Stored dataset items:
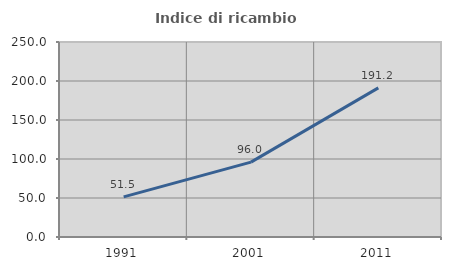
| Category | Indice di ricambio occupazionale  |
|---|---|
| 1991.0 | 51.452 |
| 2001.0 | 96.025 |
| 2011.0 | 191.237 |
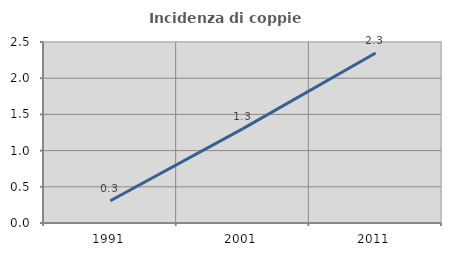
| Category | Incidenza di coppie miste |
|---|---|
| 1991.0 | 0.307 |
| 2001.0 | 1.304 |
| 2011.0 | 2.348 |
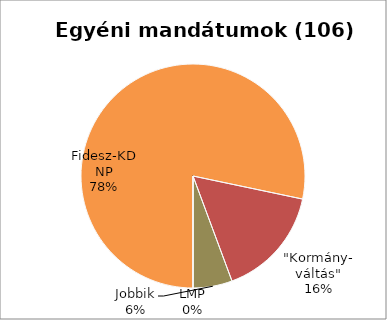
| Category | Egyéni |
|---|---|
| Fidesz-KDNP | 83 |
| "Kormány-
váltás" | 17 |
| Jobbik | 6 |
| LMP | 0 |
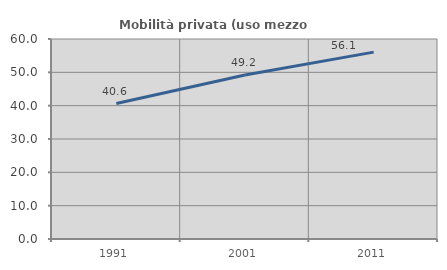
| Category | Mobilità privata (uso mezzo privato) |
|---|---|
| 1991.0 | 40.632 |
| 2001.0 | 49.201 |
| 2011.0 | 56.067 |
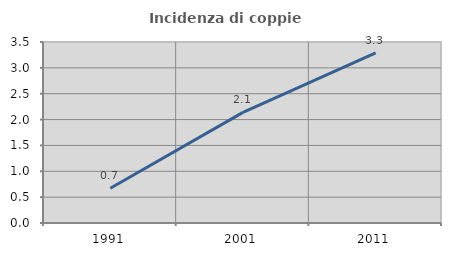
| Category | Incidenza di coppie miste |
|---|---|
| 1991.0 | 0.673 |
| 2001.0 | 2.139 |
| 2011.0 | 3.288 |
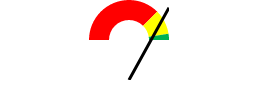
| Category | Series 0 |
|---|---|
| 0 | 0.75 |
| 1 | 0.2 |
| 2 | 0.05 |
| 3 | 1 |
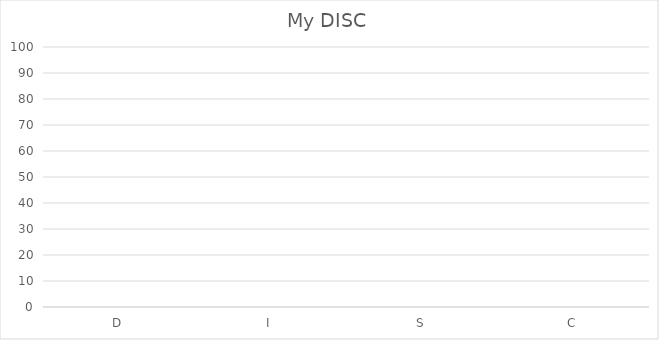
| Category | Series 0 |
|---|---|
| D | 0 |
| I | 0 |
| S | 0 |
| C | 0 |
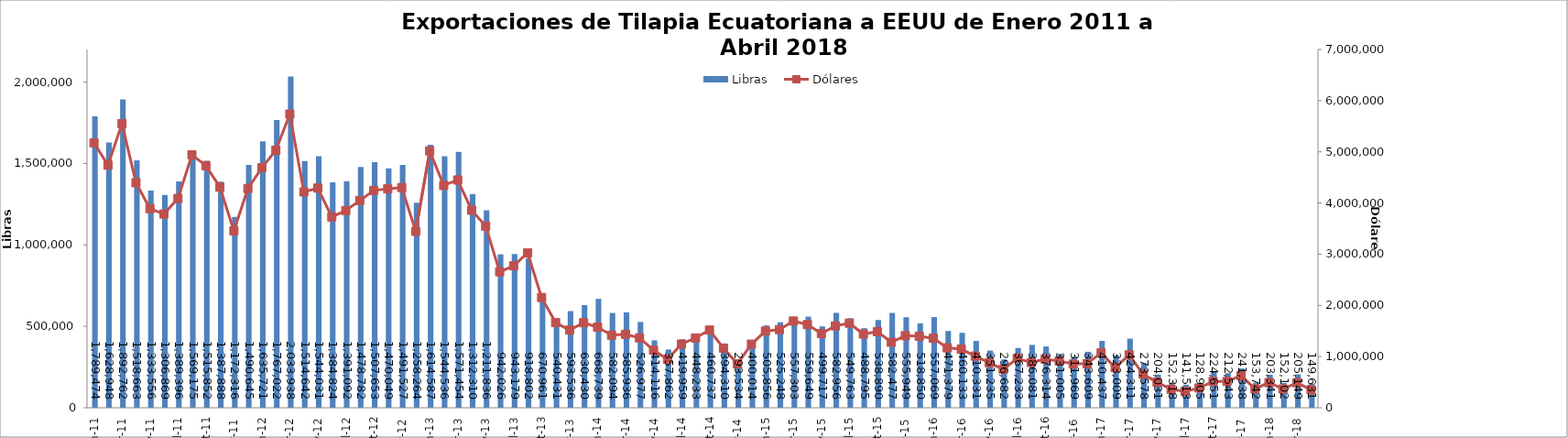
| Category | Libras  |
|---|---|
| 2011-01-01 | 1789473.82 |
| 2011-02-01 | 1628948.076 |
| 2011-03-01 | 1892761.535 |
| 2011-04-01 | 1518662.961 |
| 2011-05-01 | 1333555.926 |
| 2011-06-01 | 1306869.243 |
| 2011-07-01 | 1389396.24 |
| 2011-08-01 | 1569174.756 |
| 2011-09-01 | 1515852.096 |
| 2011-10-01 | 1387888.293 |
| 2011-11-01 | 1172315.891 |
| 2011-12-01 | 1490644.699 |
| 2012-01-01 | 1635720.607 |
| 2012-02-01 | 1767022.174 |
| 2012-03-01 | 2033937.505 |
| 2012-04-01 | 1514641.77 |
| 2012-05-01 | 1544031.293 |
| 2012-06-01 | 1384823.899 |
| 2012-07-01 | 1391091.577 |
| 2012-08-01 | 1478781.747 |
| 2012-09-01 | 1507653.188 |
| 2012-10-01 | 1470049.326 |
| 2012-11-01 | 1491526.539 |
| 2012-12-01 | 1258264 |
| 2013-01-01 | 1614587 |
| 2013-02-01 | 1544536.146 |
| 2013-03-01 | 1571454.312 |
| 2013-04-01 | 1312310.196 |
| 2013-05-01 | 1211835.551 |
| 2013-06-01 | 942025.58 |
| 2013-07-01 | 943178.586 |
| 2013-08-01 | 918802.324 |
| 2013-09-01 | 670961.192 |
| 2013-10-01 | 540431.235 |
| 2013-11-01 | 593535.64 |
| 2013-12-01 | 630429.621 |
| 2014-01-01 | 668739 |
| 2014-02-01 | 582093.766 |
| 2014-03-01 | 585936.383 |
| 2014-04-01 | 526976.561 |
| 2014-05-01 | 414116.473 |
| 2014-06-01 | 357861.695 |
| 2014-07-01 | 419958.663 |
| 2014-08-01 | 448233 |
| 2014-09-01 | 460737.149 |
| 2014-10-01 | 394310.347 |
| 2014-11-01 | 293533.672 |
| 2014-12-01 | 400013.647 |
| 2015-01-01 | 505856.493 |
| 2015-02-01 | 525248 |
| 2015-03-01 | 557303.039 |
| 2015-04-01 | 559648.733 |
| 2015-05-01 | 499716.682 |
| 2015-06-01 | 582955.764 |
| 2015-07-01 | 549763.307 |
| 2015-08-01 | 488795.094 |
| 2015-09-01 | 538890.219 |
| 2015-10-01 | 582477.366 |
| 2015-11-01 | 555949.414 |
| 2015-12-01 | 518850.405 |
| 2016-01-01 | 557069.351 |
| 2016-02-01 | 471378.754 |
| 2016-03-01 | 460133.089 |
| 2016-04-01 | 410331.175 |
| 2016-05-01 | 351235 |
| 2016-06-01 | 296682 |
| 2016-07-01 | 367233.45 |
| 2016-08-01 | 386080.575 |
| 2016-09-01 | 376314.197 |
| 2016-10-01 | 331005.258 |
| 2016-11-01 | 311968.537 |
| 2016-12-01 | 343608.956 |
| 2017-01-01 | 410436.996 |
| 2017-02-01 | 323009.174 |
| 2017-03-01 | 424310.544 |
| 2017-04-01 | 273577.632 |
| 2017-05-01 | 204031.321 |
| 2017-06-01 | 152318.019 |
| 2017-07-01 | 141513.274 |
| 2017-08-01 | 128905.167 |
| 2017-09-01 | 224650.945 |
| 2017-10-01 | 212543.281 |
| 2017-11-01 | 241337.562 |
| 2017-12-01 | 153742.19 |
| 2018-01-01 | 203341.281 |
| 2018-02-01 | 152101.968 |
| 2018-03-01 | 205149.053 |
| 2018-04-01 | 149630.611 |

Aim of the exercise:
Reprint exactly the lines above that start at the one with "2013-10-01 | 540431.235 |" and end at the one with "2015-11-01 | 555949.414 |", keeping both and adding none.

Completed task:
| 2013-10-01 | 540431.235 |
| 2013-11-01 | 593535.64 |
| 2013-12-01 | 630429.621 |
| 2014-01-01 | 668739 |
| 2014-02-01 | 582093.766 |
| 2014-03-01 | 585936.383 |
| 2014-04-01 | 526976.561 |
| 2014-05-01 | 414116.473 |
| 2014-06-01 | 357861.695 |
| 2014-07-01 | 419958.663 |
| 2014-08-01 | 448233 |
| 2014-09-01 | 460737.149 |
| 2014-10-01 | 394310.347 |
| 2014-11-01 | 293533.672 |
| 2014-12-01 | 400013.647 |
| 2015-01-01 | 505856.493 |
| 2015-02-01 | 525248 |
| 2015-03-01 | 557303.039 |
| 2015-04-01 | 559648.733 |
| 2015-05-01 | 499716.682 |
| 2015-06-01 | 582955.764 |
| 2015-07-01 | 549763.307 |
| 2015-08-01 | 488795.094 |
| 2015-09-01 | 538890.219 |
| 2015-10-01 | 582477.366 |
| 2015-11-01 | 555949.414 |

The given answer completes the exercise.